RECORDS SUPPLIED:
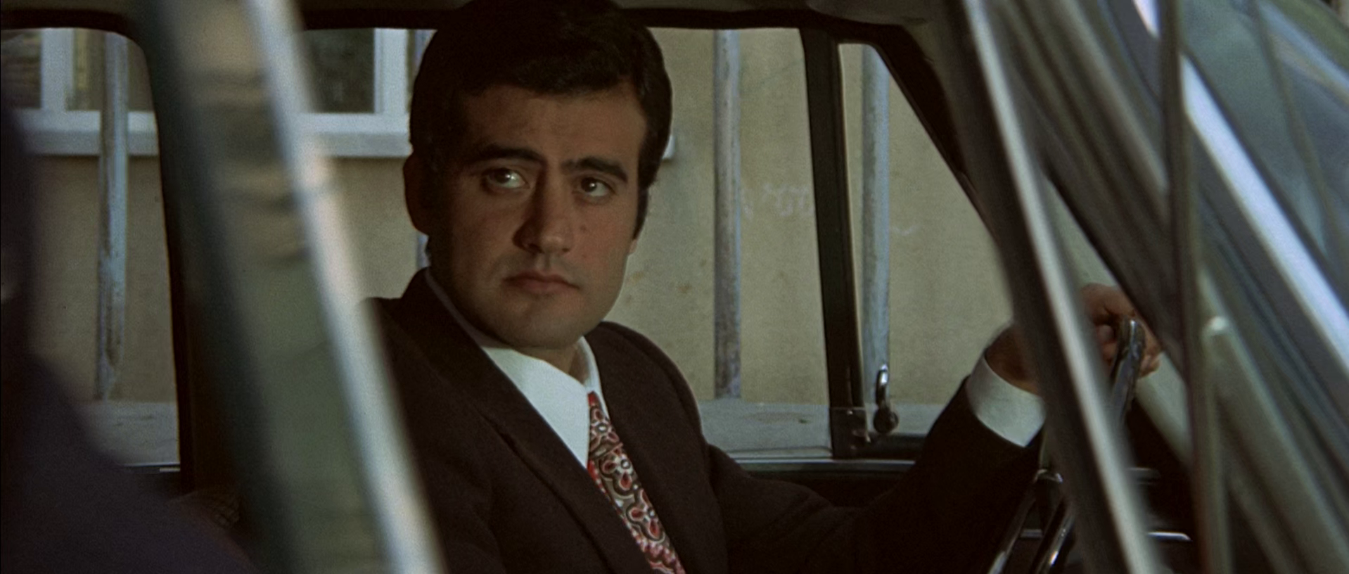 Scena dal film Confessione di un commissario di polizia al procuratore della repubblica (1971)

* * *

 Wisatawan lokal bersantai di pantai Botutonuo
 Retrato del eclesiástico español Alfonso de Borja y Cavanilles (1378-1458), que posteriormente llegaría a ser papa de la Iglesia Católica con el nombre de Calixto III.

TASK TO CARRY OUT:
Everything from the line containing "Wisatawan lokal bersantai" through the line containing "Retrato del eclesiástico" in the material above should be retyped exactly, both ends included, and nothing more.

REPLY TO THE TASK:
 Wisatawan lokal bersantai di pantai Botutonuo
 Retrato del eclesiástico español Alfonso de Borja y Cavanilles (1378-1458), que posteriormente llegaría a ser papa de la Iglesia Católica con el nombre de Calixto III.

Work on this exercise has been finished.